HFQuantizer implementation for compressed-tensors library
This PR adds an HFQuantizer for the compressed-tensors library.
Supported quantization features include:
- FP8, INT4, INT8 (for Q/DQ arbitrary precision is allowed for INT)
- Activation quantization (static)
- Dynamic per-token activation quantization
- Supports quantization of arbitrary layer types
Compressed tensors supports running in a Q/DQ format with transformer models and running compressed within vLLM (running compressed with transformers on the roadmap).
This initial PR includes a HFQuantizer and QuantizationConfig inplementations as well as a simple test. Documentation is being added.
To run with this branch, compressed-tensors needs to be currently installed from a development branch (can be released to pypi prior to landing this PR pending support from the transformers team) - pip install https://github.com/neuralmagic/compressed-tensors.git@rename_config.
Happy to provide any further information needed.
Sample model load:
from transformers import AutoModelForCausalLM
compressed_tensors_model = AutoModelForCausalLM.from_pretrained("nm-testing/tinyllama-oneshot-w4a16-group128-v3")
Suggested Reviewers: @SunMarc @younesbelkada
Hi @bfineran, thanks for contributing and sorry for the delay ! From the PR, I see that we are decompressing the model at after loading the quantized model in order to run it. What would it take to run compressed model on transformers ? I don't mind merging this first but I want to make sure that we enable users to quantized model using compressed-library in the end. Happy to discuss more on how to collaborate together over slack if you want !
Hi @SunMarc right now running compressed is WIP - we've prioritized a very flexible Q/DQ environment to enable a wide range of quantization settings and will likely roll out running compressed scenario by scenario. Will reach out over slack to discuss more about the project and will also update with additional documentation soon.
hi @SunMarc I've updated to address your comments, specifically around the state dict load warnings and expanding the tests (note the second test case covers a sharded state dict)
Can you add the following to CompressedTensorsConfig ? This way we can print the quantization config
def to_diff_dict(self) -> Dict[str, Any]:
"""
Removes all attributes from config which correspond to the default config attributes for better readability and
serializes to a Python dictionary.
Returns:
`Dict[str, Any]`: Dictionary of all the attributes that make up this configuration instance,
"""
config_dict = self.to_dict()
# get the default config dict
default_config_dict = CompressedTensorsConfig().to_dict()
serializable_config_dict = {}
# only serialize values that differ from the default config
for key, value in config_dict.items():
if value != default_config_dict[key]:
serializable_config_dict[key] = value
return serializable_config_dict
Gentle ping @ArthurZucker
Can you rebase on main @Satrat ? The failing might are probably due to that
Eagerly awaiting this!

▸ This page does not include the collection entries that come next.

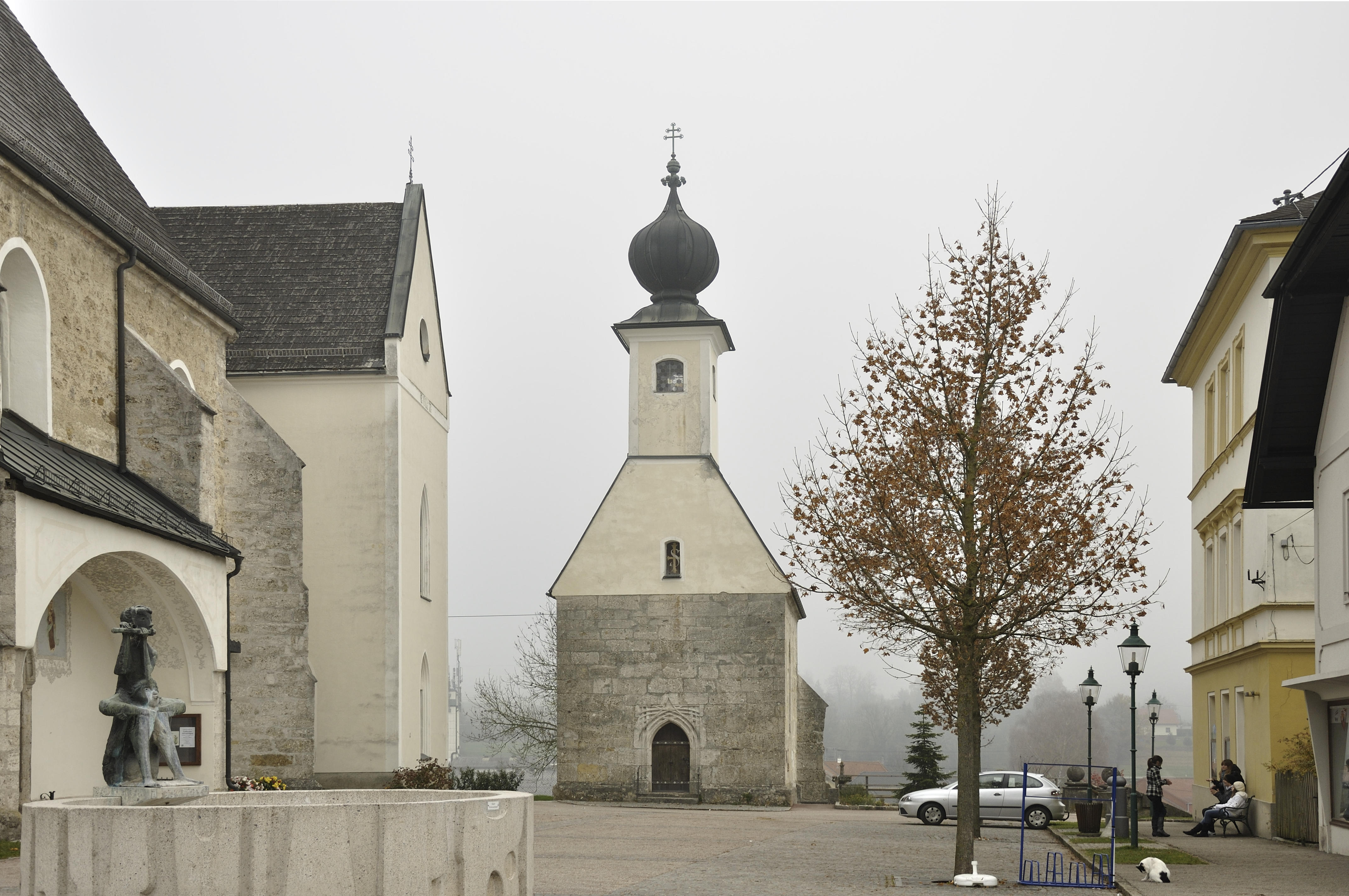 Annakapelle (Karner)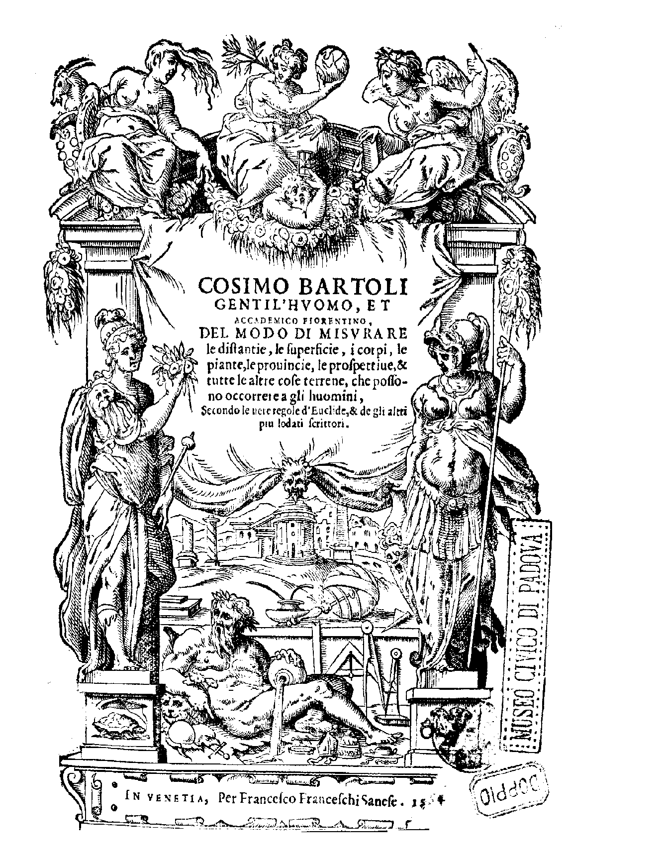 Cosimo Bartoli ... Del modo di misurare le distantie, le superficie, i corpi, le piante, le prouincie, le prospettiue, & tutte le altre cose terrene, che possono occorrere a gli huomini, secondo le uere regole d'Euclide, & de gli altri piu lodati scrittori. - In Venetia : per Francesco Franceschi Sanese, 1564 (In Venetia : per Francesco Franceschi Sanese, 1564). - [4], 141, [3] c., [2] c. di tav. : ill. ; 4º .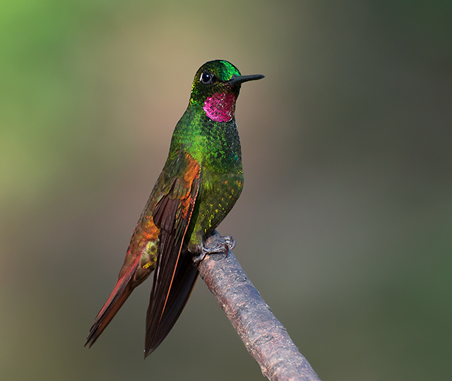 Trilha dos Tucanos - Tapirai-SP - Brasil

Great work @neuralmagic team ;)
Can you rebase on main @Satrat ? The failing might are probably due to that
@SunMarc done! Looks like the tests are passing now after rebasing
Very eagerly awaiting this merge. Thanks to everyone in involved!
The docs for this PR live here. All of your documentation changes will be reflected on that endpoint. The docs are available until 30 days after the last update.
@ArthurZucker Thank you for your feedback! We've updated the compressed_tensors.md addressing the aforementioned points.